The following examples are all drawn from my Hebrew-language guide to my Israeli clients on correct English usage, אל ףדיח (Al-Fadiḥ—stylised Arabic-Hebrew, meaning ‘Don’t Screw-Up’).

Like most non-native English speakers, Israelis will tend to make certain errors based on the use in Hebrew—such as:

  • Placing the dollar sign after the number, rather than before (e.g. 5$)
  • Saying cynical when they mean ‘ironic’, or ‘sardonic’
  • Saying mythical instead of ‘mythological’, or ‘mystical’
  • Saying optimistic when they mean a positive, or rose-coloured, outlook
  • Saying idyllic when they mean ‘ideal’
  • Saying research when they mean a single study
  • Saying mail when they mean ‘email’
  • Using sympathetic in the French sense of sympathique (‘nice’)
  • Thinking that Stephen is pronounced ‘Steffen’
  • Always referring to non-medical doctorate holders as ‘Dr.’ when a post-nominal title is more appropriate (‘Joe Bloggs PhD’)
  • Saying concrete when they mean ‘tangible’, or ׳actual׳ (e.g. ‘This doesn’t happen with concrete people’):
Concrete people אנשים קונקרטיים

In addition, there are more subtle indications that are typical of many non-native Latin script users, such as thinking that abbreviations or initialisms involve periods after each letter, except the last one—e.g.

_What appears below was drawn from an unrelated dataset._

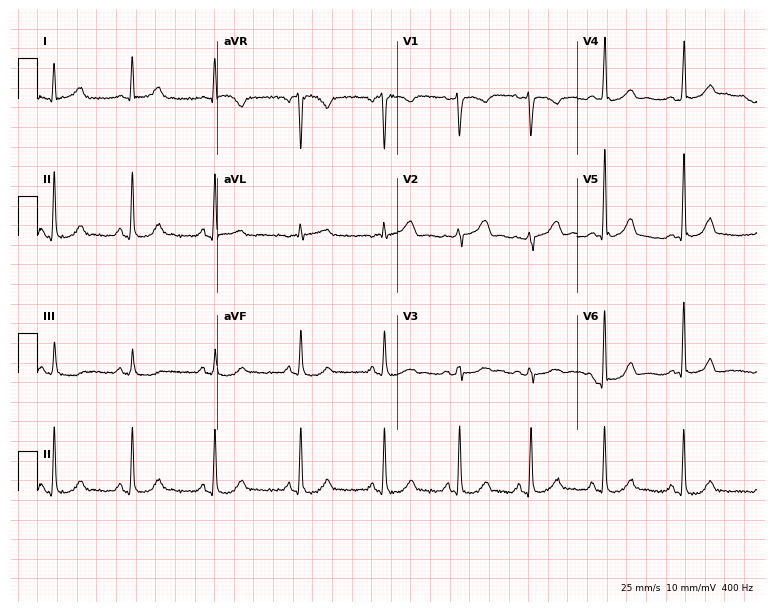
Electrocardiogram, a woman, 39 years old. Overall reading on record: normal ECG.
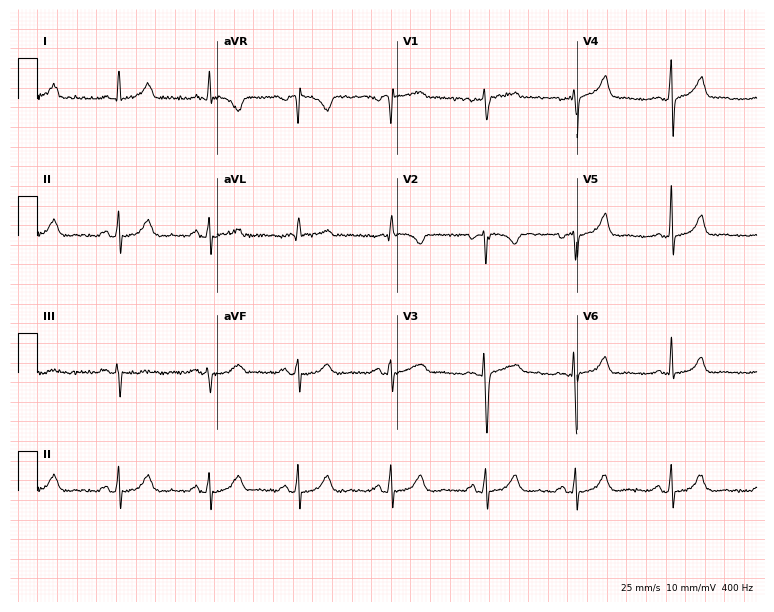
Electrocardiogram, a female, 46 years old. Of the six screened findings (first-degree AV block, right bundle branch block, left bundle branch block, sinus bradycardia, atrial fibrillation, sinus tachycardia), none is recorded.

L.t.d (instead of Ltd.), M.A, D.N.A:

Then there are distinct carryovers from Hebrew that are evident in academic and journalistic writing, such as:

  • Referring to countries as states
  • Using the word include in the sense of ‘comprise’, or ‘consist of’ (e.g. ‘The exhibition includes paintings, sculptures, and installations’)
  • A tendency that something is ‘on the one hand […], and on the other hand […]’ instead of just ‘it is both this and that’
  • Talking about reality instead of ‘circumstances’ (e.g., ‘In the present reality…’)
  • Saying emphasize when they mean ‘note’ or ‘state’ (e.g. ‘The official emphasized that the policy was…’)
  • Talking about at the level of instead of ‘in terms of’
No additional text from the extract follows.